WHAT TO PRODUCE
Each record must be repeated exactly as it stands.

DATASET RECORDS
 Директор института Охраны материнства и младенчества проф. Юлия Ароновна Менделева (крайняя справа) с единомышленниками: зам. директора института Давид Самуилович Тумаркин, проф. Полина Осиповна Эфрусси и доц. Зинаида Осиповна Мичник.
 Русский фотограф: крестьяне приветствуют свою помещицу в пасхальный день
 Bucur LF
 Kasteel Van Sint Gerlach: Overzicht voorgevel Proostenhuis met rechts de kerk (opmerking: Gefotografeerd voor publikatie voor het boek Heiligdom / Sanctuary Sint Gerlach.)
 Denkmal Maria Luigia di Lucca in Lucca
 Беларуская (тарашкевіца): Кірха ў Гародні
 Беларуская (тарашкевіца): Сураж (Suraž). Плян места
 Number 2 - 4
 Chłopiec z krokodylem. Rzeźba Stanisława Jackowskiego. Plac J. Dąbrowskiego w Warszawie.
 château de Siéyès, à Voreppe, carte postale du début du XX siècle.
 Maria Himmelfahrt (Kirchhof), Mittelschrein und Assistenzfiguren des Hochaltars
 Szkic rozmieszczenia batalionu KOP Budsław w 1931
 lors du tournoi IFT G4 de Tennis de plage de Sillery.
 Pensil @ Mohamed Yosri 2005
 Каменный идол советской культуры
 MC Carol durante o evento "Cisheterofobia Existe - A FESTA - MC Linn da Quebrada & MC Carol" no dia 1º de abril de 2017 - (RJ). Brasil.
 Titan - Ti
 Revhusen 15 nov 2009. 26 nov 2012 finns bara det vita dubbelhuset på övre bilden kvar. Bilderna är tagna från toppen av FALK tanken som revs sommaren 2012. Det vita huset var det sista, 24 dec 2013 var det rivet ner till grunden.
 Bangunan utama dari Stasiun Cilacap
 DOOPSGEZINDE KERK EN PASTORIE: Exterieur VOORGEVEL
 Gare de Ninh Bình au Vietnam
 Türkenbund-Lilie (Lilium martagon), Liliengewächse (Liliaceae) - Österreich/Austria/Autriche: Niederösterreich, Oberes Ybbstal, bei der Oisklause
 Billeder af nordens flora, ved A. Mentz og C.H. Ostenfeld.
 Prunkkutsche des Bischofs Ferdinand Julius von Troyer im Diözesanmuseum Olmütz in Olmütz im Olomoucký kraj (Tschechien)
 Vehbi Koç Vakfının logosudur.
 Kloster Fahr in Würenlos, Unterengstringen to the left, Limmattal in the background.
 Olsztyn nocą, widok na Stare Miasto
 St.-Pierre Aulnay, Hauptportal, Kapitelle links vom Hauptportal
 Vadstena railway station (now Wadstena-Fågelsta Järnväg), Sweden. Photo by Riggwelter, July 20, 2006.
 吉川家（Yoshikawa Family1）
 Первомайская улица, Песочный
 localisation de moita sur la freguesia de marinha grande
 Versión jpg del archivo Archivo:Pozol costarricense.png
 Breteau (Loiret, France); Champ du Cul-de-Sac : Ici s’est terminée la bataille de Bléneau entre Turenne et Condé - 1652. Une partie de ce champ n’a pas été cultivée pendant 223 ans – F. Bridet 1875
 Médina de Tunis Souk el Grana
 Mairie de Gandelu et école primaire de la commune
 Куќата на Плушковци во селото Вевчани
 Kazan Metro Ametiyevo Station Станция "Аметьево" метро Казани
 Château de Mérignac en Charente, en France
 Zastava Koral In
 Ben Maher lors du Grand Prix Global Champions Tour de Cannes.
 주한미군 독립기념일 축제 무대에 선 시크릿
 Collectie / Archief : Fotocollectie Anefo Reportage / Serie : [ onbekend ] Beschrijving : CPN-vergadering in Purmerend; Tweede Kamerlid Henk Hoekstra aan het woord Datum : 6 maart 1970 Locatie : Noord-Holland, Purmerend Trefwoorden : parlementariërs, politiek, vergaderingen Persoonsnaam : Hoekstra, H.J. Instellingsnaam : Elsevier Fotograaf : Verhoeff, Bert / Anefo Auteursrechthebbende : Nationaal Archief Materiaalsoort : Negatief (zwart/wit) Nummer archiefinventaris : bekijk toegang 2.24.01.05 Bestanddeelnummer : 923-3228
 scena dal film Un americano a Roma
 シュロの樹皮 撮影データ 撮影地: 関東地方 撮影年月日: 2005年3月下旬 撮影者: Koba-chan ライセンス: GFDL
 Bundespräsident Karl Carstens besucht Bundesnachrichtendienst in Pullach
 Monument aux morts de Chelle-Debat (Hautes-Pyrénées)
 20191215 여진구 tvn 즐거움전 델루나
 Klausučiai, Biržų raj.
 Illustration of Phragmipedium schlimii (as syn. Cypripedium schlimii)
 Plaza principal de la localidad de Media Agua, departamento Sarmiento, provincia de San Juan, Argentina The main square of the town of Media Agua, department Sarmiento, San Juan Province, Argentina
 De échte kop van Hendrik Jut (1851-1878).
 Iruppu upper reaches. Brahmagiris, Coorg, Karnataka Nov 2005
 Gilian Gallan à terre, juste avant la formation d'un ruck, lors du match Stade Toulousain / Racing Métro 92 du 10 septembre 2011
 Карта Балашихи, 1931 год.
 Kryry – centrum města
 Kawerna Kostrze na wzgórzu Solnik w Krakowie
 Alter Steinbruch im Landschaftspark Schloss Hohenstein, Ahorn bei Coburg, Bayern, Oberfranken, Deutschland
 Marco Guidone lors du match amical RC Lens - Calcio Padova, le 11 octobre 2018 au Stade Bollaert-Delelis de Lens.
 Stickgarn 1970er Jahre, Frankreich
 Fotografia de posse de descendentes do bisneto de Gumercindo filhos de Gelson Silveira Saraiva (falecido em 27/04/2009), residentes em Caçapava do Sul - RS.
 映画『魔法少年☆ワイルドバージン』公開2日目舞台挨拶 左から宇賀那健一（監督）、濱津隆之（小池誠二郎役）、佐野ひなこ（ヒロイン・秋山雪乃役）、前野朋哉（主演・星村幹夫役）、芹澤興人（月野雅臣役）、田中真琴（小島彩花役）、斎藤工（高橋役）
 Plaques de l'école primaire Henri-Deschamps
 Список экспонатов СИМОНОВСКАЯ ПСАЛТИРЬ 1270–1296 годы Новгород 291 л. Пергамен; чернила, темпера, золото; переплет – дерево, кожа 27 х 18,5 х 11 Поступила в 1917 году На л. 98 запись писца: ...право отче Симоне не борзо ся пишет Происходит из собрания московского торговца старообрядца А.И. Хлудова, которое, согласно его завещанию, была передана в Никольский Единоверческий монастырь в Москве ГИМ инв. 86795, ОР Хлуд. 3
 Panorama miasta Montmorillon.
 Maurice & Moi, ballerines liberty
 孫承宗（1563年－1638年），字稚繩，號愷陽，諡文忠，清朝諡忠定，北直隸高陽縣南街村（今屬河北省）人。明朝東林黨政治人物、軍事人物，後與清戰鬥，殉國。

TASK RESPONSE
 Директор института Охраны материнства и младенчества проф. Юлия Ароновна Менделева (крайняя справа) с единомышленниками: зам. директора института Давид Самуилович Тумаркин, проф. Полина Осиповна Эфрусси и доц. Зинаида Осиповна Мичник.
 Русский фотограф: крестьяне приветствуют свою помещицу в пасхальный день
 Bucur LF
 Kasteel Van Sint Gerlach: Overzicht voorgevel Proostenhuis met rechts de kerk (opmerking: Gefotografeerd voor publikatie voor het boek Heiligdom / Sanctuary Sint Gerlach.)
 Denkmal Maria Luigia di Lucca in Lucca
 Беларуская (тарашкевіца): Кірха ў Гародні
 Беларуская (тарашкевіца): Сураж (Suraž). Плян места
 Number 2 - 4
 Chłopiec z krokodylem. Rzeźba Stanisława Jackowskiego. Plac J. Dąbrowskiego w Warszawie.
 château de Siéyès, à Voreppe, carte postale du début du XX siècle.
 Maria Himmelfahrt (Kirchhof), Mittelschrein und Assistenzfiguren des Hochaltars
 Szkic rozmieszczenia batalionu KOP Budsław w 1931
 lors du tournoi IFT G4 de Tennis de plage de Sillery.
 Pensil @ Mohamed Yosri 2005
 Каменный идол советской культуры
 MC Carol durante o evento "Cisheterofobia Existe - A FESTA - MC Linn da Quebrada & MC Carol" no dia 1º de abril de 2017 - (RJ). Brasil.
 Titan - Ti
 Revhusen 15 nov 2009. 26 nov 2012 finns bara det vita dubbelhuset på övre bilden kvar. Bilderna är tagna från toppen av FALK tanken som revs sommaren 2012. Det vita huset var det sista, 24 dec 2013 var det rivet ner till grunden.
 Bangunan utama dari Stasiun Cilacap
 DOOPSGEZINDE KERK EN PASTORIE: Exterieur VOORGEVEL
 Gare de Ninh Bình au Vietnam
 Türkenbund-Lilie (Lilium martagon), Liliengewächse (Liliaceae) - Österreich/Austria/Autriche: Niederösterreich, Oberes Ybbstal, bei der Oisklause
 Billeder af nordens flora, ved A. Mentz og C.H. Ostenfeld.
 Prunkkutsche des Bischofs Ferdinand Julius von Troyer im Diözesanmuseum Olmütz in Olmütz im Olomoucký kraj (Tschechien)
 Vehbi Koç Vakfının logosudur.
 Kloster Fahr in Würenlos, Unterengstringen to the left, Limmattal in the background.
 Olsztyn nocą, widok na Stare Miasto
 St.-Pierre Aulnay, Hauptportal, Kapitelle links vom Hauptportal
 Vadstena railway station (now Wadstena-Fågelsta Järnväg), Sweden. Photo by Riggwelter, July 20, 2006.
 吉川家（Yoshikawa Family1）
 Первомайская улица, Песочный
 localisation de moita sur la freguesia de marinha grande
 Versión jpg del archivo Archivo:Pozol costarricense.png
 Breteau (Loiret, France); Champ du Cul-de-Sac : Ici s’est terminée la bataille de Bléneau entre Turenne et Condé - 1652. Une partie de ce champ n’a pas été cultivée pendant 223 ans – F. Bridet 1875
 Médina de Tunis Souk el Grana
 Mairie de Gandelu et école primaire de la commune
 Куќата на Плушковци во селото Вевчани
 Kazan Metro Ametiyevo Station Станция "Аметьево" метро Казани
 Château de Mérignac en Charente, en France
 Zastava Koral In
 Ben Maher lors du Grand Prix Global Champions Tour de Cannes.
 주한미군 독립기념일 축제 무대에 선 시크릿
 Collectie / Archief : Fotocollectie Anefo Reportage / Serie : [ onbekend ] Beschrijving : CPN-vergadering in Purmerend; Tweede Kamerlid Henk Hoekstra aan het woord Datum : 6 maart 1970 Locatie : Noord-Holland, Purmerend Trefwoorden : parlementariërs, politiek, vergaderingen Persoonsnaam : Hoekstra, H.J. Instellingsnaam : Elsevier Fotograaf : Verhoeff, Bert / Anefo Auteursrechthebbende : Nationaal Archief Materiaalsoort : Negatief (zwart/wit) Nummer archiefinventaris : bekijk toegang 2.24.01.05 Bestanddeelnummer : 923-3228
 scena dal film Un americano a Roma
 シュロの樹皮 撮影データ 撮影地: 関東地方 撮影年月日: 2005年3月下旬 撮影者: Koba-chan ライセンス: GFDL
 Bundespräsident Karl Carstens besucht Bundesnachrichtendienst in Pullach
 Monument aux morts de Chelle-Debat (Hautes-Pyrénées)
 20191215 여진구 tvn 즐거움전 델루나
 Klausučiai, Biržų raj.
 Illustration of Phragmipedium schlimii (as syn. Cypripedium schlimii)
 Plaza principal de la localidad de Media Agua, departamento Sarmiento, provincia de San Juan, Argentina The main square of the town of Media Agua, department Sarmiento, San Juan Province, Argentina
 De échte kop van Hendrik Jut (1851-1878).
 Iruppu upper reaches. Brahmagiris, Coorg, Karnataka Nov 2005
 Gilian Gallan à terre, juste avant la formation d'un ruck, lors du match Stade Toulousain / Racing Métro 92 du 10 septembre 2011
 Карта Балашихи, 1931 год.
 Kryry – centrum města
 Kawerna Kostrze na wzgórzu Solnik w Krakowie
 Alter Steinbruch im Landschaftspark Schloss Hohenstein, Ahorn bei Coburg, Bayern, Oberfranken, Deutschland
 Marco Guidone lors du match amical RC Lens - Calcio Padova, le 11 octobre 2018 au Stade Bollaert-Delelis de Lens.
 Stickgarn 1970er Jahre, Frankreich
 Fotografia de posse de descendentes do bisneto de Gumercindo filhos de Gelson Silveira Saraiva (falecido em 27/04/2009), residentes em Caçapava do Sul - RS.
 映画『魔法少年☆ワイルドバージン』公開2日目舞台挨拶 左から宇賀那健一（監督）、濱津隆之（小池誠二郎役）、佐野ひなこ（ヒロイン・秋山雪乃役）、前野朋哉（主演・星村幹夫役）、芹澤興人（月野雅臣役）、田中真琴（小島彩花役）、斎藤工（高橋役）
 Plaques de l'école primaire Henri-Deschamps
 Список экспонатов СИМОНОВСКАЯ ПСАЛТИРЬ 1270–1296 годы Новгород 291 л. Пергамен; чернила, темпера, золото; переплет – дерево, кожа 27 х 18,5 х 11 Поступила в 1917 году На л. 98 запись писца: ...право отче Симоне не борзо ся пишет Происходит из собрания московского торговца старообрядца А.И. Хлудова, которое, согласно его завещанию, была передана в Никольский Единоверческий монастырь в Москве ГИМ инв. 86795, ОР Хлуд. 3
 Panorama miasta Montmorillon.
 Maurice & Moi, ballerines liberty
 孫承宗（1563年－1638年），字稚繩，號愷陽，諡文忠，清朝諡忠定，北直隸高陽縣南街村（今屬河北省）人。明朝東林黨政治人物、軍事人物，後與清戰鬥，殉國。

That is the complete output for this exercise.